We are getting visitors directed to this article via links from discussions about the security and privacy problems with the new US Biometric passport.
This involves some international "bait and switch" propaganda e.g. the US and UK governments claim "we have to introduce biometric passports because that is what the International Civil Aviation Organisation says we have to do."
Speak to anyone in the ICAO and they say "we are specifying biometric passports because the US and UK government were pushing this policy"
Biometric Passports need a chip inside them, and for some astonishing reason, probably to do with commercial lobbying, the ICAO has specified a contactless smartcard solution. All well and good, except that this is not a very tight specification, and the US Government, has chosen not to use any encryption in its passports, i.e. they have ignored all the technology and experience gained through the issue of millions of Mifare type contactless travel smartcards, like the Oyster card.
This means that US citizines will have their passport details secretely read , through their clothing or luggae, by unauthorised standard reader devices, some of which could be operating with more sensitive antenna and amplification in excess of the normal off the shelf equipment which has to obey local radio frequency allocation power limit regulations. This is a threat to the privacy of US citizens(and any other country stupid enough to copy the US system). In the worst case, there will be terrorist bombs and booby traps triggered by a specific individual's US Passport, or a generic "are there sufficient US passport holders in the imm3ediate area" type detonation command.
The way to overcome this is obviouslty to shield the passport in the same way as the Oyster Card above. However the same laws of physics apply, so you cannot put the chip and antenna into the cover of the passport if you intend to shield it with aluminium etc.
You end up having to have a thickly laminated page, effectively a smartcard , bound into the passport booklet (border control visa ink pad stamps are not going to be phased out). You could then shield the covers of the passport booklet.
This means that instead of a convenient, rapid check like the Oyster card, such a passport will involve fumbling to get the covers open to expose the smartcard page inside, and then presenting it to the reader device. Why on earth couldn't they have used a contact smartcard, like millions of "Chip and PIN" credit cards, or an optical barcode system, which can be read by laser without the risk of it ever being read secretly through your clothes or luggae by radio ?
If the US style passport is not shielded (still an option), and people go for the home brew or commercial (there must be millions of leather and other passport wallets on the market) shielded passport holder, then experience with the Oyster Card shows that you will have to remove the passport from this shielded wallet for it to work. Simply flipping it open will not be sufficient, especially if the offical passport readers are deliberately detuned to only work at a vey short range (so as not to get confused by the next people in the invetiable queue).
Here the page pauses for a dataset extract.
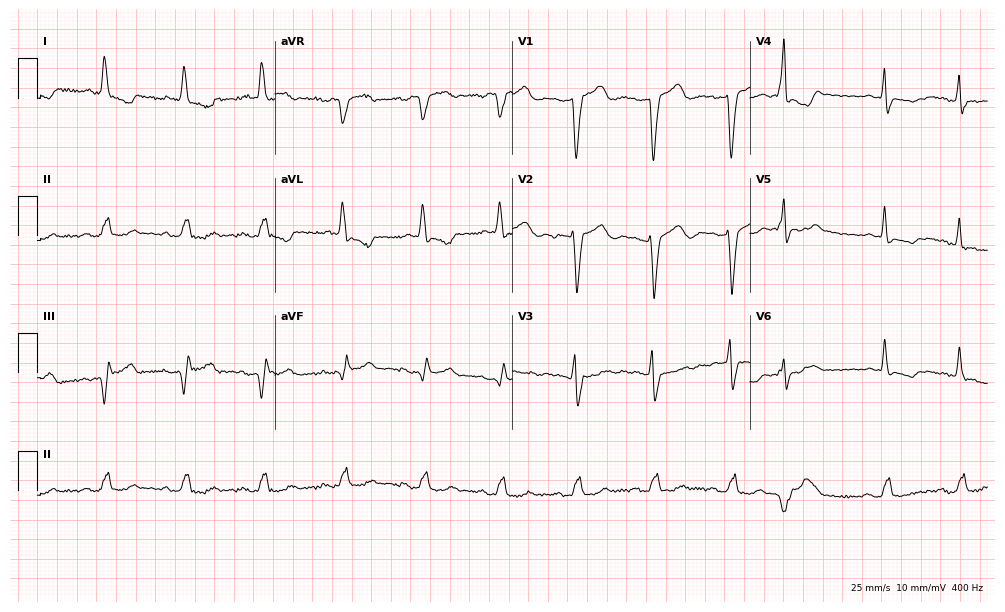
12-lead ECG from a female, 65 years old. Shows left bundle branch block.

All the worries about "see under your clothes" snooping devices applies even more to such shielded passports - this equipment is being introduced in airports first, as it is still expensive. Therefore there will be a number of "false positives" where people are suspected of carrying weapons, explosives or drugs, simply on the basis of their shielded passport holders which will show up in high contrast aginst their "naked" bodies.
Obviously when this happens too many times, the security gurds will become lax, and criminals will start to smuggle small amounts of drugs, explosives or sharp weapons, within the shielded passport holder itself.